Half-inch PVC pipe is in our regular rotation of construction materials at Woodland Park, an inexpensive, durable "toy," one that lends itself well to tinkering since, of course, no one and everyone knows how to build with it. Earlier in the week, we'd been messing around with our box of pipe (which I've sawed off into mostly standard lengths, kind of like a set of unit blocks) and trying to roll marbles through our constructions.
Thomas' idea, which was based upon a design in a book he brought with him, required that we use our egg beater style drills to make tiny holes in the pipes. Audrey had brought another special guest that day in the form of her grandpa. It was his first visit to our school and like what happens with almost every adult who walks through our door, within minutes he was on his knees helping kids with Project Crazy Daisy.
Whenever I write about our cooperative preschool model
like I did a few days ago, people always ask me about training, about how parents know what to do since they aren't "real teachers." The truth is that in a project-based (play-based) curriculum everyone already knows everything they need to know to be a "teacher," because the point of coming to our school isn't to know, it's to learn.
It was a pleasure to watch Thomas, Audrey's grandpa, and the kids noodle their way through to a finished product, everyone contributing as they could.

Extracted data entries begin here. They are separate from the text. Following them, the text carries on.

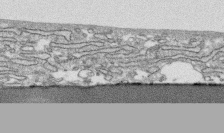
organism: Human
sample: CRL-1474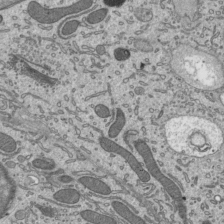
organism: Mouse
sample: Mouse epididymis efferent ductule cilia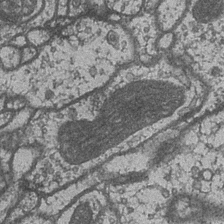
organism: Drosophila
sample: Optic medulla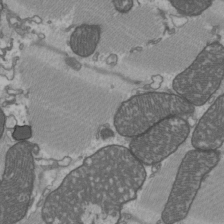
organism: C57BL Mouse
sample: Heart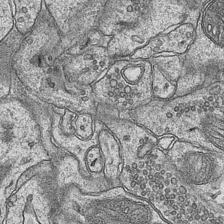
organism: Mouse
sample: CA1 Hippocampus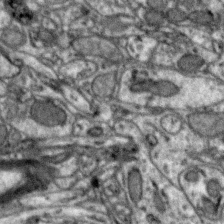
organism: Zebra finch
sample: Brain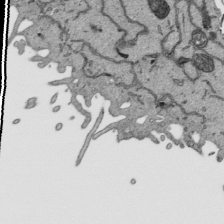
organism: Human
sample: Mitochondria in HCT116 cells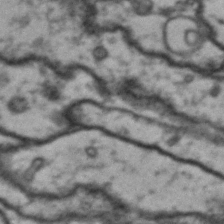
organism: Drosophila
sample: Brain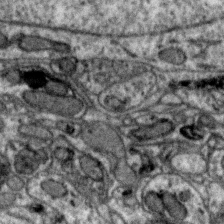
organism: Zebra finch
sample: Brain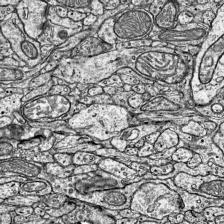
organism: Mouse
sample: Visual Cortex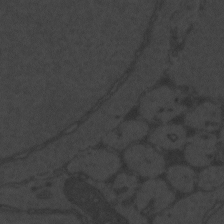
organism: Zebrafish
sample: Macrophage infected with Toxoplasma gondii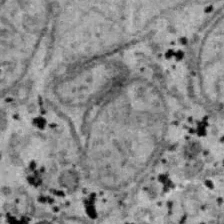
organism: Mouse
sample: Liver from an obese (ob/ob) mouse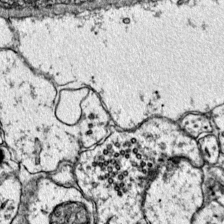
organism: Mouse
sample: Primary visual cortex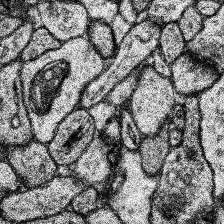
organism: Human
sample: Temporal Lobe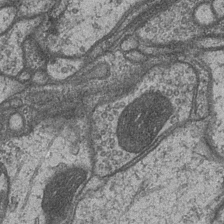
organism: Drosophila
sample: Optic medulla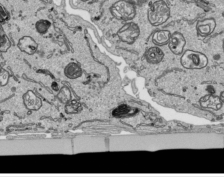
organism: Human
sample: Mitochondria in HCT116 cells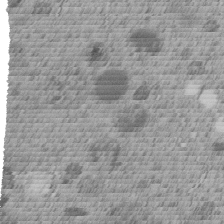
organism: C. elegans
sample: C. elegans embryo early stage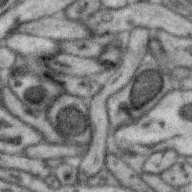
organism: Zebra finch
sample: Brain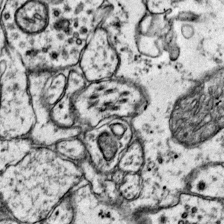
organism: Mouse
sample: Primary visual cortex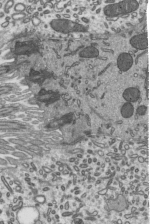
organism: Mouse
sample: Mouse epididymis efferent ductule cilia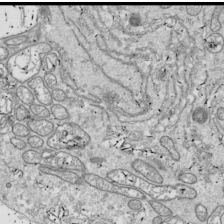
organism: Drosophila
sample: Cell division; meiosis; drosophila spermatocytes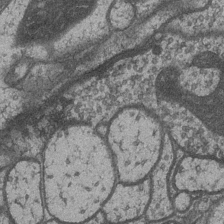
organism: Drosophila
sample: Optic medulla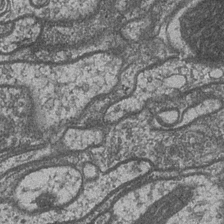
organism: Drosophila
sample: Optic medulla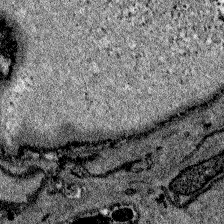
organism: Zebrafish
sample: Larval olfactory bulb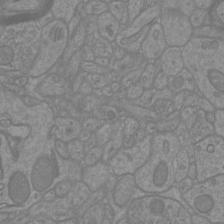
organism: Mouse
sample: Cortical neurons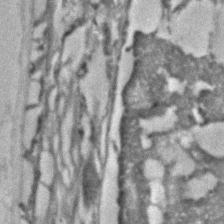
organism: C. elegans
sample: C. elegans embryo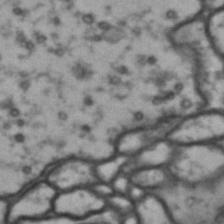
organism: Drosophila
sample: Brain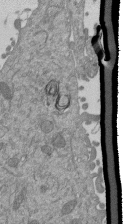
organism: Mouse
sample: ED-1 cell nuclei; centrioles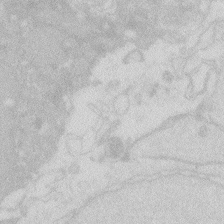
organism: Zebrafish
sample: Macrophage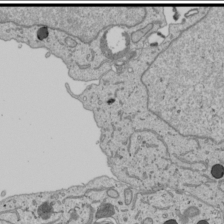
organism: Human
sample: Mitochondria in U2OS cells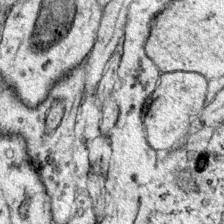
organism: Mouse
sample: Primary visual cortex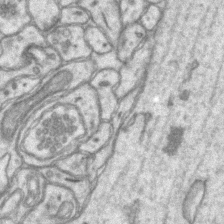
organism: Mouse
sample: CA1 Hippocampus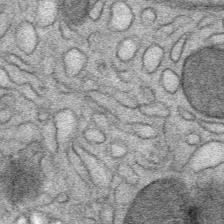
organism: Mouse
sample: Mouse Salivary gland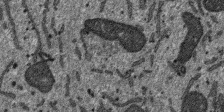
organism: Human
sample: Lung epithelial cells infected with SARS-CoV-2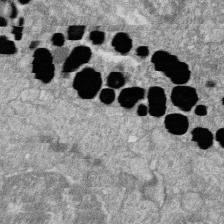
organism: Zebrafish
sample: Cilia; retinal pigment epithelium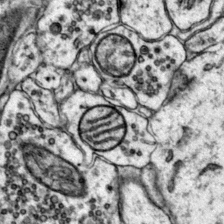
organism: Mouse
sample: Primary visual cortex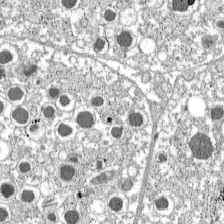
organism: C57BL Mouse
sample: Pancreatic islet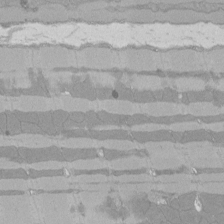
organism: Rat
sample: Left ventricle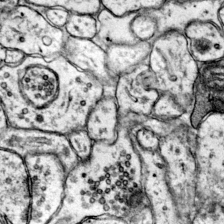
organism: Mouse
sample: Primary visual cortex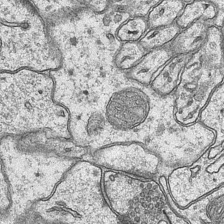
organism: Mouse
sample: CA1 Hippocampus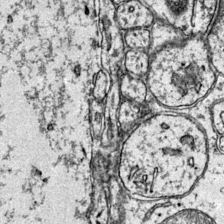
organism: Mouse
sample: Primary visual cortex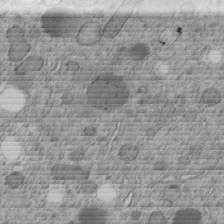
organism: C. elegans
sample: C. elegans embryo early stage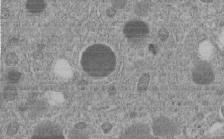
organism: C. elegans
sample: C. elegans embryo early stage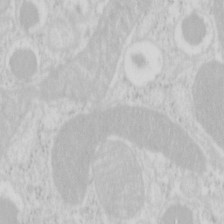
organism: Mouse
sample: Pancreas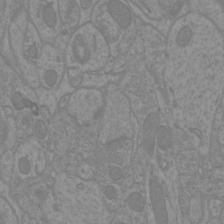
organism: Mouse
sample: Cortical neurons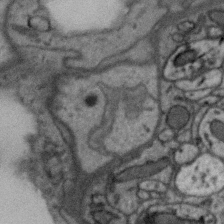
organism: Zebra finch
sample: Brain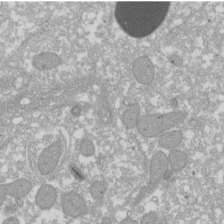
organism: Xenopus
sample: Cilia; centrioles in frog embryo cells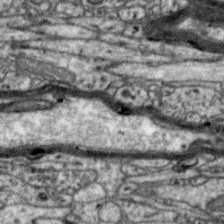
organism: Zebra finch
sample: Brain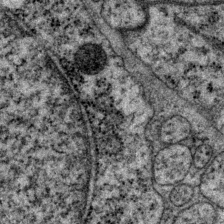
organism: P. pacificus
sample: Pharynx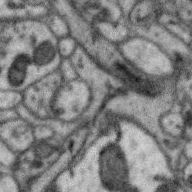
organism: Zebra finch
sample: Brain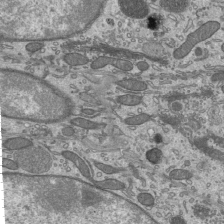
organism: Mouse
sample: Mouse epididymis efferent ductule cilia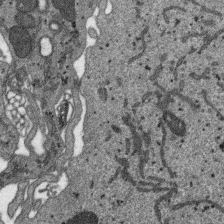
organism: Human
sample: Lung epithelial cells infected with SARS-CoV-2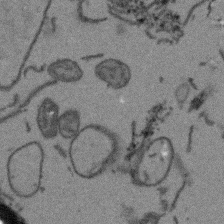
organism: Arabidopsis thaliana
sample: Root tip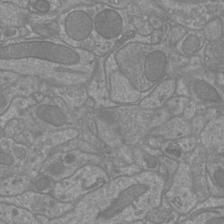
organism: Mouse
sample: Cortical neurons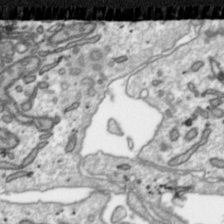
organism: Toxoplasma gondii
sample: Parasites in a vacuole inside a host cell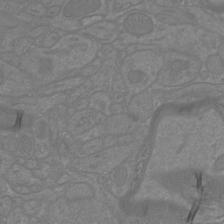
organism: Mouse
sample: Cortical neurons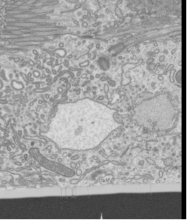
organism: Mouse
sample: Cilia; mouse epididymis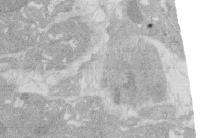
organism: Rat
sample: Salivary granule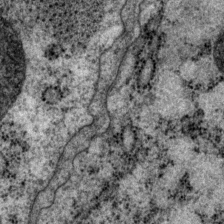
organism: P. pacificus
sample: Pharynx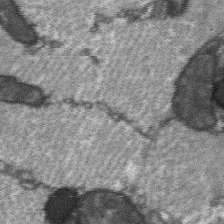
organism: C57BL Mouse
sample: Soleus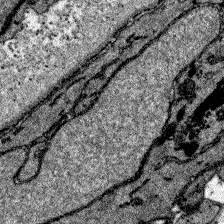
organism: Zebrafish
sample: Larval olfactory bulb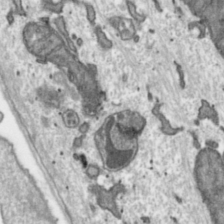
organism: Toxoplasma gondii
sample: Parasites in a vacuole inside a host cell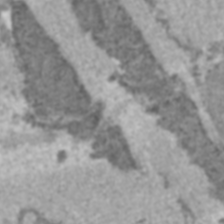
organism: C57BL Mouse
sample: Heart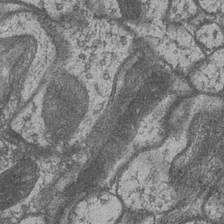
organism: Drosophila
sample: Optic medulla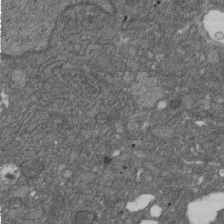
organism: Drosophila
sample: Nephrocyte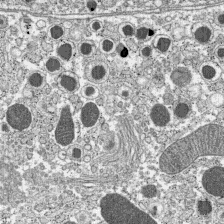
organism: C57BL Mouse
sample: Pancreatic islet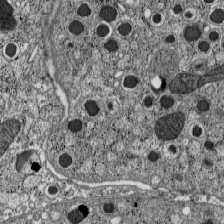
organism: C57BL Mouse
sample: Pancreatic islet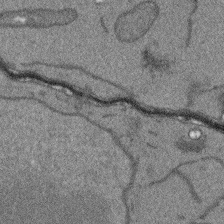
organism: Arabidopsis thaliana
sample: Root tip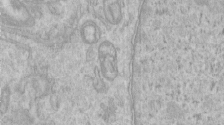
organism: Human
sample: Centriole in RPE cells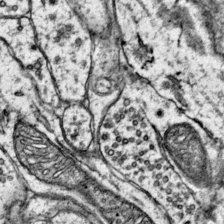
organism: Mouse
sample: Primary visual cortex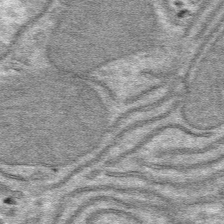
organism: Mouse
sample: Mouse hepatocytes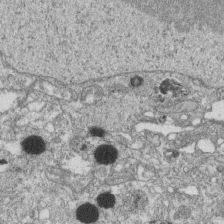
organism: Human
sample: HeLa cell HIV synapse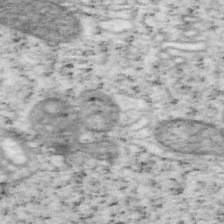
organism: Mouse
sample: OT-I killer T cells with ID8 ovarian cancer cells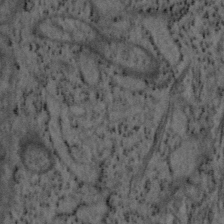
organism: Human
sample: HeLa cells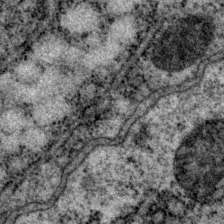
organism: P. pacificus
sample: Pharynx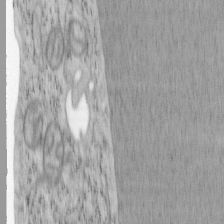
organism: Human
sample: HeLa cells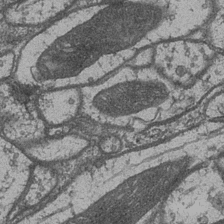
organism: Drosophila
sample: Optic medulla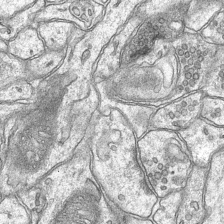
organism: Mouse
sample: CA1 Hippocampus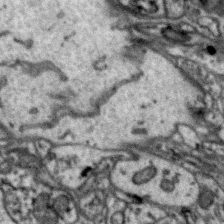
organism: Zebra finch
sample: Brain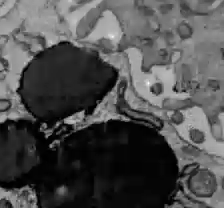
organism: C57BL Mouse
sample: Liver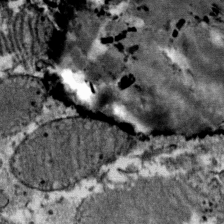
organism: Mouse
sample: Mouse Salivary gland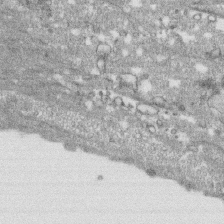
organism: Human
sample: CRL-1474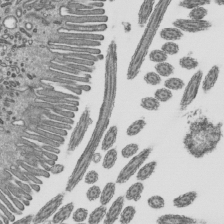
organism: Mouse
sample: Mouse epididymis efferent ductule cilia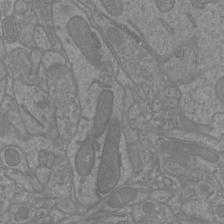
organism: Mouse
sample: Cortical neurons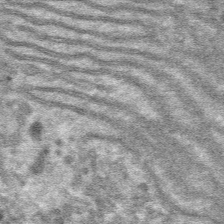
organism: Mouse
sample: Mouse hepatocytes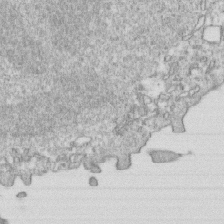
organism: Mouse
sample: Activated OT-1 CD8+ T cells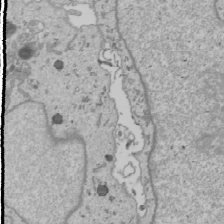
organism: Human
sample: Mitochondria in U2OS cells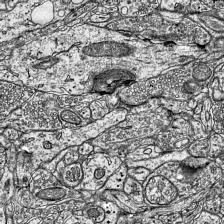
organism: Mouse
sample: Visual Cortex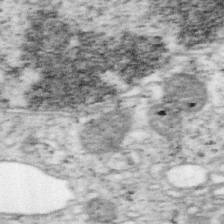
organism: Mouse
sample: OT-I killer T cells with ID8 ovarian cancer cells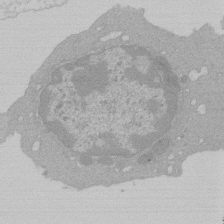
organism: Mouse
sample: Activated Pmel transgenic CD8+ T Cells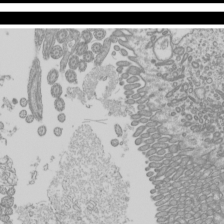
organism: Mouse
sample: Cilia; mouse epididymis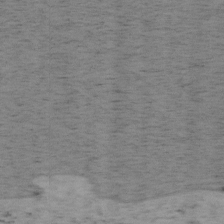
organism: Mouse
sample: OT-I killer T cells with ID8 ovarian cancer cells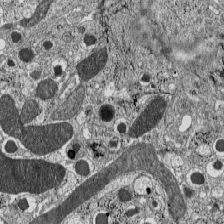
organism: C57BL Mouse
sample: Pancreatic islet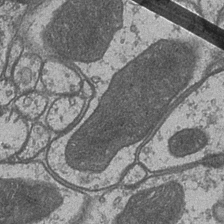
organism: Drosophila
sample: Optic medulla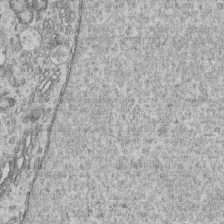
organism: Human
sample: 1205lu cells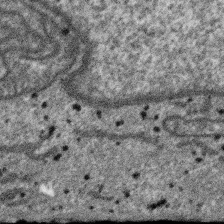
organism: Human
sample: Lung epithelial cells infected with SARS-CoV-2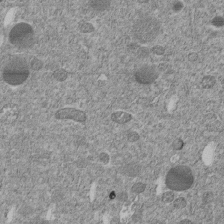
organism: C. elegans
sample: C. elegans embryo early stage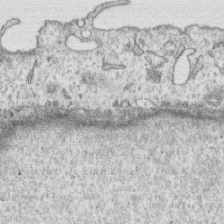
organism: Human
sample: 1205lu cells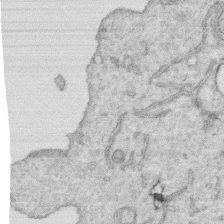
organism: Human
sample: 1205lu cells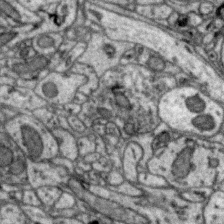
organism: Zebra finch
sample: Brain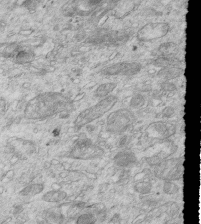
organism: Mouse
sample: Multiciliated cells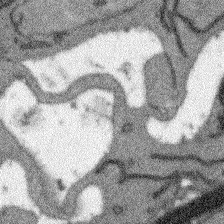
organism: Arabidopsis thaliana
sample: Root tip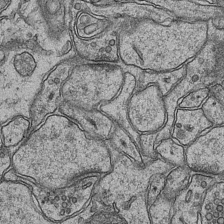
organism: Mouse
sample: CA1 Hippocampus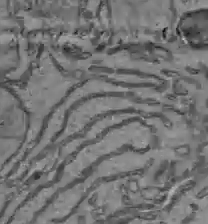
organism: C57BL Mouse
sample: Liver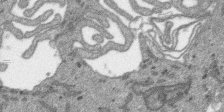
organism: Human
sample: Lung epithelial cells infected with SARS-CoV-2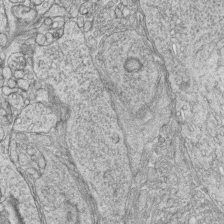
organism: Zebrafish
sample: synaptic ribbons in rod cells and cone cells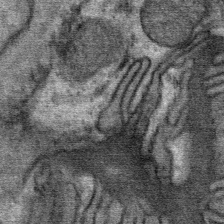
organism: Mouse
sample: Mouse Salivary gland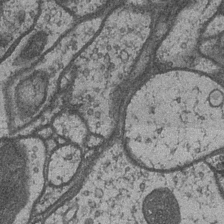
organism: Drosophila
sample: Optic medulla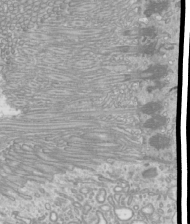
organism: Mouse
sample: Cilia; mouse epididymis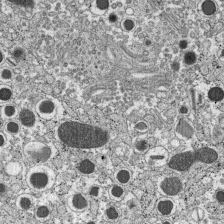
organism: C57BL Mouse
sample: Pancreatic islet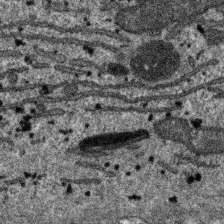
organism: Human
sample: Lung epithelial cells infected with SARS-CoV-2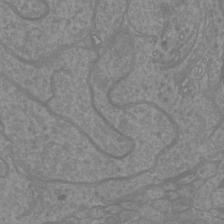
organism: Mouse
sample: Cortical neurons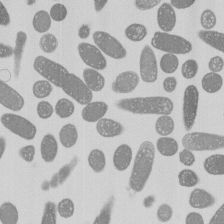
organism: E. coli
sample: Bacterial nucleoid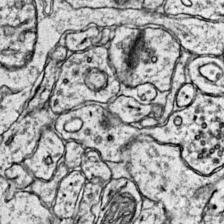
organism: Mouse
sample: Primary visual cortex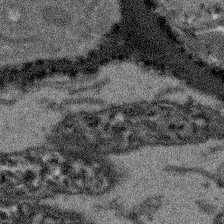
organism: Arabidopsis thaliana
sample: Root tip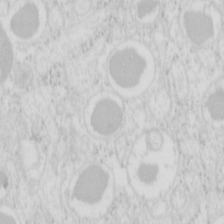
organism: Mouse
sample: Pancreas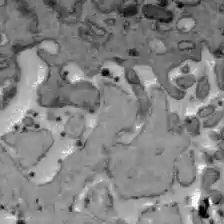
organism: C57BL Mouse
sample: Liver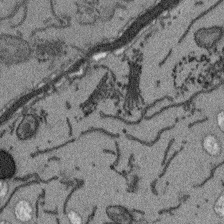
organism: Arabidopsis thaliana
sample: Root tip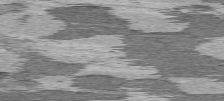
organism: C57BL Mouse
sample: Heart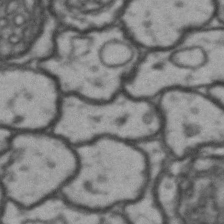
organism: Drosophila
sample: Brain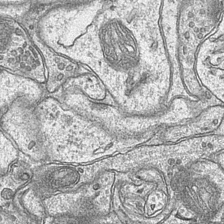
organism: Mouse
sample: CA1 Hippocampus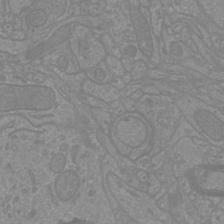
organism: Mouse
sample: Cortical neurons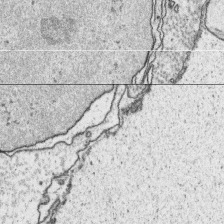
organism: Platynereis dumerilii
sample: Parapodia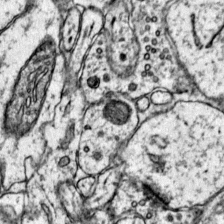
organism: Mouse
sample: Primary visual cortex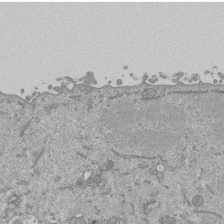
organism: Mouse
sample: ED-1 cell nuclei; centrioles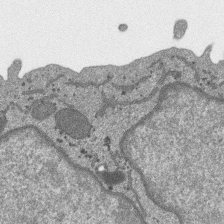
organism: Human
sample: Lung epithelial cells infected with SARS-CoV-2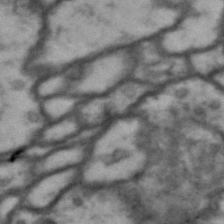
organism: Drosophila
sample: Brain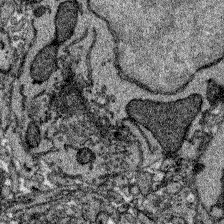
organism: Zebrafish
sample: Larval olfactory bulb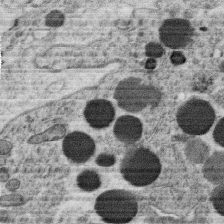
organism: C. elegans
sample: C. elegans oocyte; sperm cells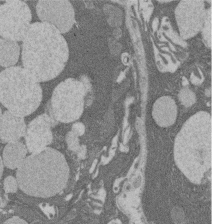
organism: Rat
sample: Salivary granule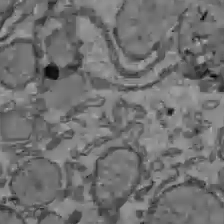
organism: C57BL Mouse
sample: Liver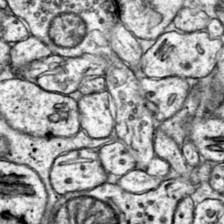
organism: Mouse
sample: Primary visual cortex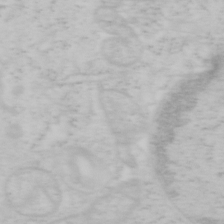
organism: Mouse
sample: OT-I killer T cells with ID8 ovarian cancer cells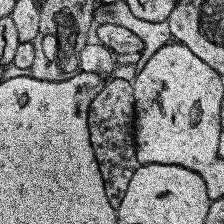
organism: Human
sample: Temporal Lobe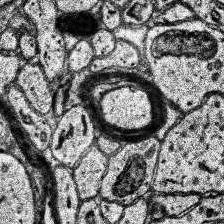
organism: Human
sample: Temporal Lobe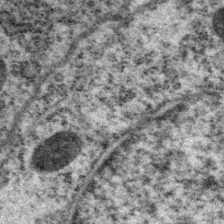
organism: P. pacificus
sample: Pharynx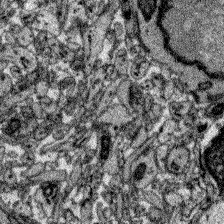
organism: Zebrafish
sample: Larval olfactory bulb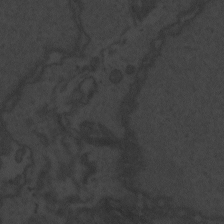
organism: Zebrafish
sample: Macrophage infected with Toxoplasma gondii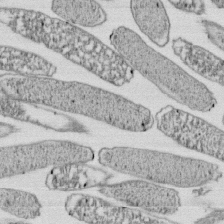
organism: E. coli
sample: Bacterial nucleoid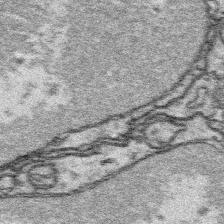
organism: Platynereis dumerilii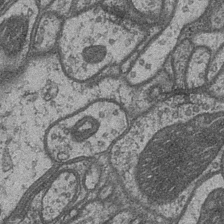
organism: Drosophila
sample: Optic medulla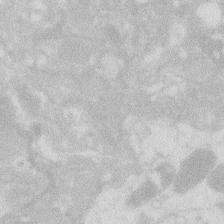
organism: Zebrafish
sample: Macrophage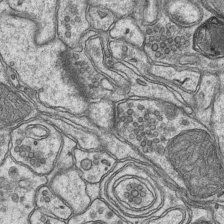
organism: Mouse
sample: CA1 Hippocampus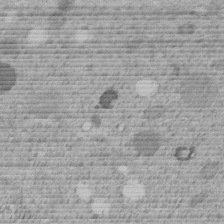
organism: C. elegans
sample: C. elegans embryo early stage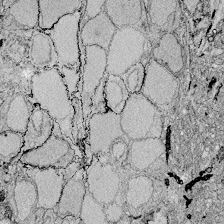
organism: Zebrafish
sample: Whole-Brain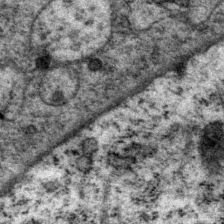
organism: P. pacificus
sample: Pharynx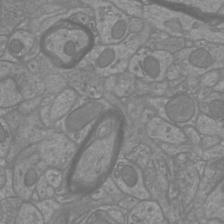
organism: Mouse
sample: Cortical neurons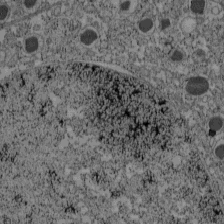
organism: C57BL Mouse
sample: Pancreatic islet

They were making something none of us had ever made before, employing instructions from a book as loose guidelines, figuring out how to use the tools, making do with what we had.
I don't expect anyone to know anything about teaching or tools or PVC pipe when they walk through our doors, but they do when they leave, each of them walking away with the knowledge they needed to play their part in the construction of a "Crazy Daisy."
And you know what? When we screwed the hose onto it and turned it on at the end of the day, it worked!